Readers recall that the inability of market participants to determine the solvency of each bank froze the interbank loan market and the bank unsecured debt market at the beginning of the credit crisis and again late last year.
There is only one solution that will allow market participants to always be able to determine a bank's solvency. That solution is to require banks to provide ultra transparency and disclose their current asset, liability and off-balance sheet exposure details.
Any other solution just leaves banks with their current disclosure practices that results in banks resembling 'black boxes'. As 'black boxes', market participants cannot determine if banks are solvent or not.
At the same time, market participants learned at the start of the crisis not to trust what regulators had to say about solvency. Going into the crisis, regulators were maintaining that the banks were low risk as financial innovation had allowed them to transfer risk to better holders throughout the financial system.
As everyone learned, this was not true.
Given that the Financial Crisis Inquiry Commission and the Bank of England's Mervyn King view the inability to determine individual bank solvency as a major contributor to the on-going crisis, the question is: why have regulators not addressed this issue.
The Wall Street Journal reported on Europe's growing cash hoard.
Some of Europe's biggest banks are increasingly hoarding their cash at central banks, anxious the continent's crisis could intensify and leave them with bigger problems.
At the end of March, 10 of Europe's biggest banks had parked a total of nearly $1.2 trillion of cash at central banks around the world, according to an analysis by The Wall Street Journal of bank disclosures. The total is $128 billion higher, or a 12% jump, since December ....
After a three-month thaw earlier this year, bank-funding markets are showing signs of another freeze.
European banks that deposit their money at central banks rather than lend it to customers or use it for other purposes are ensuring they have ready access to funds if they encounter trouble refinancing their debts or if other emergencies prompt customers to withdraw large amounts of money, such as credit-rating downgrades.
Much of the $440 billion increase by the 10 European banks since September is a byproduct of the $1 trillion of cheap three-year loans that the European Central Bank doled out to hundreds of banks in recent months. Such loans were intended to defuse a looming liquidity crisis as banks struggled to borrow money.

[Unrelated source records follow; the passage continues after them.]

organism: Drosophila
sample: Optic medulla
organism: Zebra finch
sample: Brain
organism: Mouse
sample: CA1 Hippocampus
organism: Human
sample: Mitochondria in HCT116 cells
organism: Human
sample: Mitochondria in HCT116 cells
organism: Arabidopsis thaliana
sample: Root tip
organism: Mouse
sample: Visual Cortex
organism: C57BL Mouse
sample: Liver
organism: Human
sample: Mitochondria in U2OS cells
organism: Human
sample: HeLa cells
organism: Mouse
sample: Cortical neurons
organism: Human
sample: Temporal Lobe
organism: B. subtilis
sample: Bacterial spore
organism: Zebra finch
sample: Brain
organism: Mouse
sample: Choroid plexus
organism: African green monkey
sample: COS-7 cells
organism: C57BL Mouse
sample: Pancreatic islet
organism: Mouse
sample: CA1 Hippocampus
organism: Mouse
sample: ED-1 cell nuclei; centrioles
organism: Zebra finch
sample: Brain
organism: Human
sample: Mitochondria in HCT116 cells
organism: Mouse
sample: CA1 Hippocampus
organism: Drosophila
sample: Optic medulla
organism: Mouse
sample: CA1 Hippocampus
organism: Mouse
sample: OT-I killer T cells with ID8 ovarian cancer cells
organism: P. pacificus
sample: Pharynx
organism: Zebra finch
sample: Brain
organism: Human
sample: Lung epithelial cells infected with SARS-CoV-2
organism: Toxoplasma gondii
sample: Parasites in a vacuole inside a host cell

Central bankers and policy makers also hoped the infusion would coax banks to start lending more and buy their governments' bonds, in turn helping to ease economic and financial problems in Europe.

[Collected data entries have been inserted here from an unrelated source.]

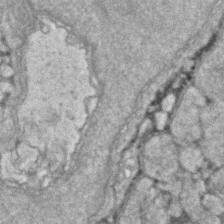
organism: Zebrafish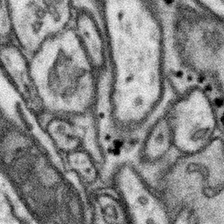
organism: Mouse
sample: Somatosensory cortex neuropil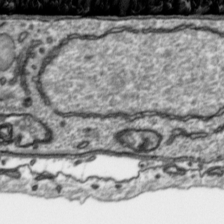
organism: Toxoplasma gondii
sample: Parasites in a vacuole inside a host cell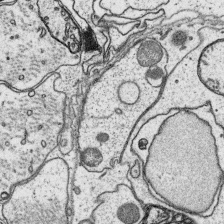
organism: Platynereis dumerilii
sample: Parapodia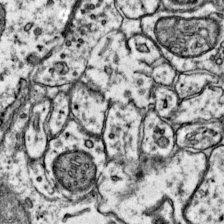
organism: Mouse
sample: Primary visual cortex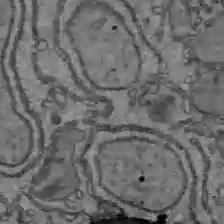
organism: C57BL Mouse
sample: Liver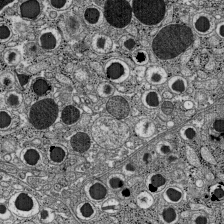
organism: C57BL Mouse
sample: Pancreatic islet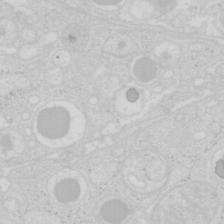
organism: Mouse
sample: Pancreas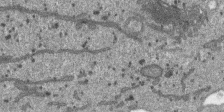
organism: Human
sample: Lung epithelial cells infected with SARS-CoV-2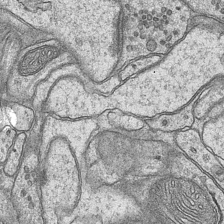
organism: Mouse
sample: CA1 Hippocampus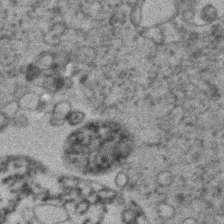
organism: Human
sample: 1205lu cells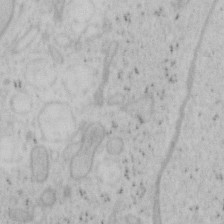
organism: Human
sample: HeLa cells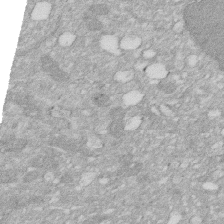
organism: Human
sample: HIV infected U937 cells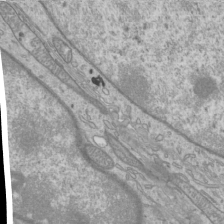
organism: Mouse
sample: Cilia; mouse epididymis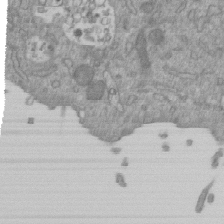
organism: Mouse
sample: ED-1 cell nuclei; centrioles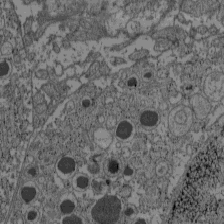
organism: C57BL Mouse
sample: Pancreatic islet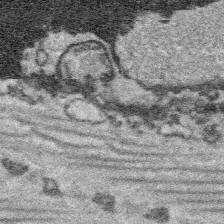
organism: Platynereis dumerilii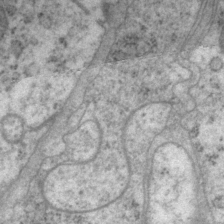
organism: P. pacificus
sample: Pharynx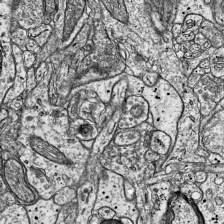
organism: Mouse
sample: Visual Cortex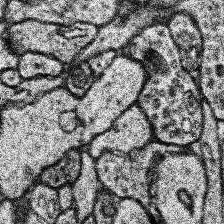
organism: Human
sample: Temporal Lobe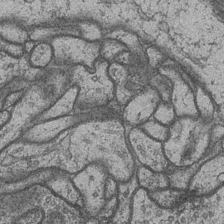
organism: Drosophila
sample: Optic medulla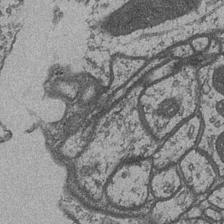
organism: Drosophila
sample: Optic medulla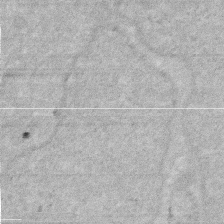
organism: Human
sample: HIV infected U937 cells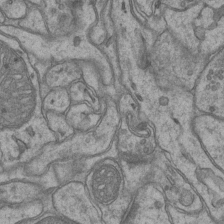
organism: Mouse
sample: CA1 Hippocampus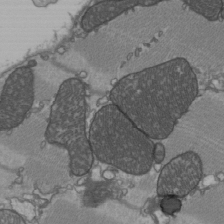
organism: C57BL Mouse
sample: Heart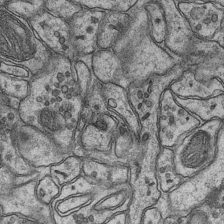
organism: Mouse
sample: CA1 Hippocampus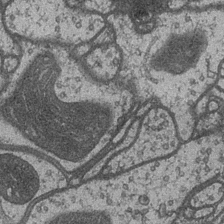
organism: Drosophila
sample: Optic medulla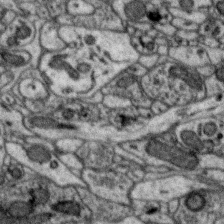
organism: Zebra finch
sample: Brain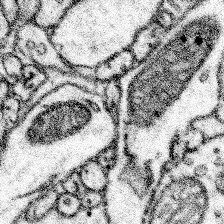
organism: Mouse
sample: Somatosensory cortex neuropil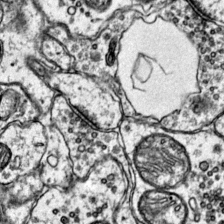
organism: Mouse
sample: Primary visual cortex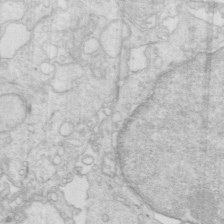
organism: Mouse
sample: Multiciliated cells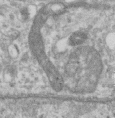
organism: Human
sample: Centriole in RPE cells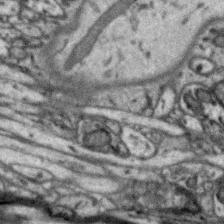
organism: Zebra finch
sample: Brain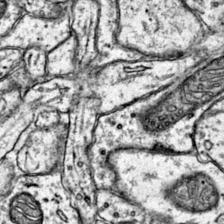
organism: Mouse
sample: Primary visual cortex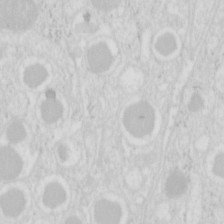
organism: Mouse
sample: Pancreas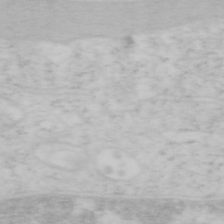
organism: Mouse
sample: OT-I killer T cells with ID8 ovarian cancer cells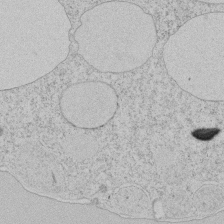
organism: Tetrahymena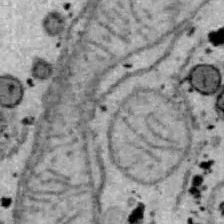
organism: Mouse
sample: Liver from an obese (ob/ob) mouse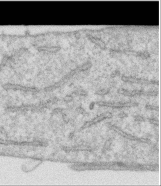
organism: Human
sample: Centriole in RPE cells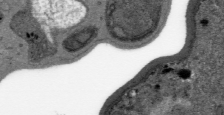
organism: Plasmodium falciparum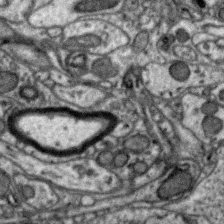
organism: Zebra finch
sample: Brain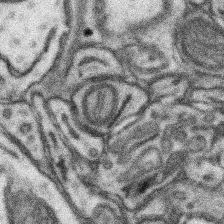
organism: Mouse
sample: Somatosensory cortex neuropil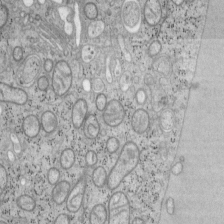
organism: Mouse
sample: OT-I killer T cells with ID8 ovarian cancer cells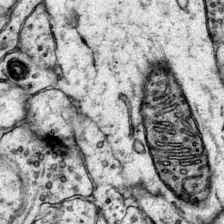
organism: Mouse
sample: Primary visual cortex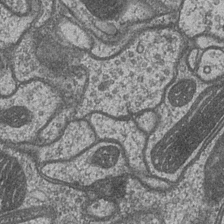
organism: Drosophila
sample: Optic medulla

Instead, recent disclosures by the banks reviewed by the Journal show they are largely playing it safe. Banco Santander SA borrowed about €40 billion ($52.3 billion) from the ECB. Last month, Spain's biggest bank by most measures said in a regulatory filing that it "deposited most of the funds captured in the ECB, which boosted significantly its liquidity buffer while improving its structure by replacing short-term maturities with longer ones."...
The No. 1 priority is to keep the bank safe during a rocky period," said Bruce Van Saun, finance chief at RBS, where cash reserves at central banks rose to £82 billion ($132.4 billion) at the end of March. "The funding environment is still improved from the second half of last year, but it is getting a little jittery in Europe."
That flood evaporated with the resurgence of euro-zone anxiety this spring. In April, European banks sold a total of about €24 billion of bonds, according to Dealogic. Aside from last December's anemic €12.8 billion total, April's bond issuance was the smallest amount in more than a year.
The trend is especially stark among Spanish and Italian banks. After churning out a total of nearly €9 billion worth of unsecured bonds in the first quarter, Italian lenders didn't manage to sell any in April, according to Dealogic. In Spain, banks sold just €18 million of such bonds in April, after issuing nearly about €8 billion in the first three months of the year.
It isn't just bond investors that have grown wary of lending to some European banks. Fellow banks have tightened their purse strings, too.
Spanish banks saw the amount of interbank loans drop about €51 billion in March, while Italian banks lost €29 billion of such funds, according to analysts at RBC Capital Markets.
"The contraction is worryingly large, and highlights the speed with which interbank flows can affect a banking system's liquidity position," the RBC analysts wrote in a May 2 research note.
The situation is prompting banks to remain conservative. Over the rest of 2012, Spanish banks face about €61 billion of bonds maturing, while Italian lenders face about €43 billion. By keeping most of the money they borrowed from the ECB parked at various central banks, the lenders can tap those reserves if markets remain shut.